Interpreting iostat statistics

Undertaking on a recent case regarding storage performance issues, I’ve found that although I am familiar with the basics of iostat, I was not confident enough to provide more in-depth troubleshooting of the real world I/O problem. Consequently, this article was born.

Introduction

iostat is frequently used to diagnose performance issues with both local and remote storage devices. When invoking iostat from the command line, the important thing to note is that the first report provides statistics for the time since system startup, while any subsequent reports cover the time since previous report. This is why it is important to run iostat with specified interval over a given period in time when troubleshooting the real-time I/O problem.

What we are usually interested in is throughput, IOPS and latency.

I/O stack

It is important to keep in mind that applications are not performing I/O to the disks directly, rather they do so via a file system. And file systems work hard to prevent applications from suffering disk I/O latency directly, such as by using RAM to buffer writes, and to cache and prefetch reads.

On the write-side, the application may “dirty” buffers in the file system cache and consider the I/O completed, however the file system doesn’t perform the disk I/O until much later (seconds) by batching together dirty data and writing them in bulk.

iostat example

Let’s take a following example, where I am using extended stats (-x) and output format in kilobytes per second (-k) to produce a device report only (-d):

iostat -kx -d
Linux 2.6.32-279.1.1.el6.x86_64 (pawwa.in.rs)     19/02/13     _x86_64_    (1 CPU)
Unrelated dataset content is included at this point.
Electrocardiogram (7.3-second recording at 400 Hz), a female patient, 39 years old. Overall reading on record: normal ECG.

Device:         rrqm/s   wrqm/s     r/s     w/s    rkB/s    wkB/s avgrq-sz avgqu-sz   await  svctm  %util
xvdf              0.00     0.00    0.00    0.00     0.00     0.00     8.00     0.00    0.84   0.83   0.00
xvdj              0.00     0.07    0.01    2.75     0.23    11.29     8.34     0.01    4.11   0.53   0.15
xvde              0.00     0.08    0.02    0.54     0.28     2.47     9.94     0.01   12.59   1.96   0.11

Let’s break down the fields:

  • rrqm/s, wrqm/s — number of read/write requests merged per second that were queued to the device. Requests can be merged if they are contiguous, not super relevant to diagnosing performance issues
  • r/s, w/s — number of read/write requests completed per second (iops)
  • rkB/s, wkB/s — or number of kilobytes read/write from/to the device per second (throughput).
  • avgrq-sz — average request size, in sectors
  • avgqu-sz — average queue size, in requests (blocking)
  • await — average waiting time for requests (time in queue + service time), in milliseconds
  • svctm — average service time for I/O requests by the device, in milliseconds
  • %util — approx. % of device utilization

svctm

svctm is the time from when an I/O is submitted to the device until is is completed.
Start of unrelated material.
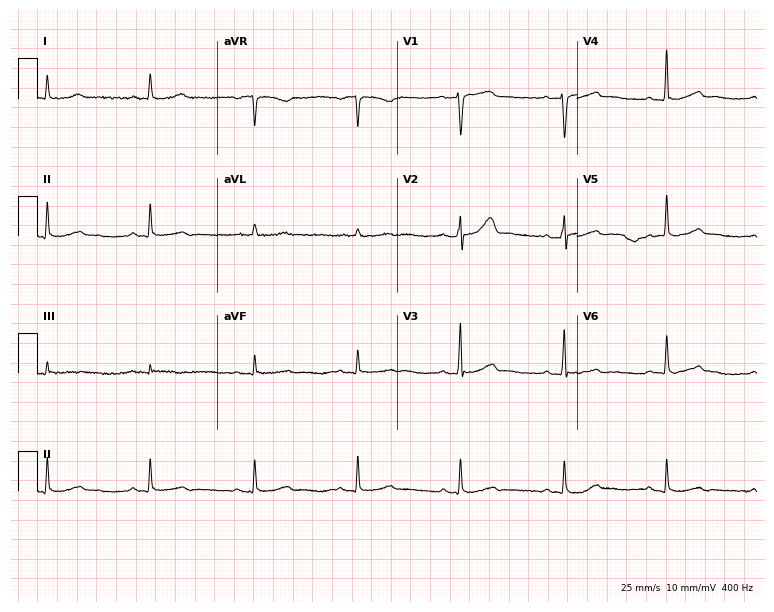
12-lead ECG from a 67-year-old female. Recorded interpretation: within normal limits.

High value in svctm field suggest a lack of overall throughput, indicating that the system is overloaded with I/O operations. Important note here is that svctm combines both reads and writes.

It is also advisable to disregard high values in the svctm field for disks that have very low rates of activity (less than 5%). This is because the fsflush process can force up the average service time when synchronizing data on disk with what is in memory.

For example, good measure of the performance of the underlying Amazon EBS volume is svctm. In general, this number should be below 100ms, and it’s usually much below.  For read-dominated work loads, it is expected to see this number in the 10-20ms range and for write-dominated work loads, it could be as low as single-digits. If the user is trying to get more IOPS, it is suggested to provision a couple of EBS volumes and running them in a RAID 0 stripe set (or an LVM stripe set).

By the way,  the systat package web site states the following:

svctm

The average service time (in milliseconds) for I/O requests that were issued to the device. Warning! Do not trust this field any more. This field will be removed in a future sysstat version.

Here’s some info about that: http://www.xaprb.com/blog/2010/09/06/beware-of-svctm-in-linuxs-iostat/

await

await is the average time from when a request is put in the queue to when it is complete. It is a combination of the queue length and the average service time.  It’s usually more revealing to look at them separately. Obviously, this value is highly dependent on how much items are in the queue.

As soon as the service time jumps up, there are more requests coming in each second than being completed, the queues grow, and await shoots up.

In general, if you find that await show a dramatic amplification of increases in service time, it usually means that the device is just barely able to keep up with the input rate, so any slowdown causes massive queuing.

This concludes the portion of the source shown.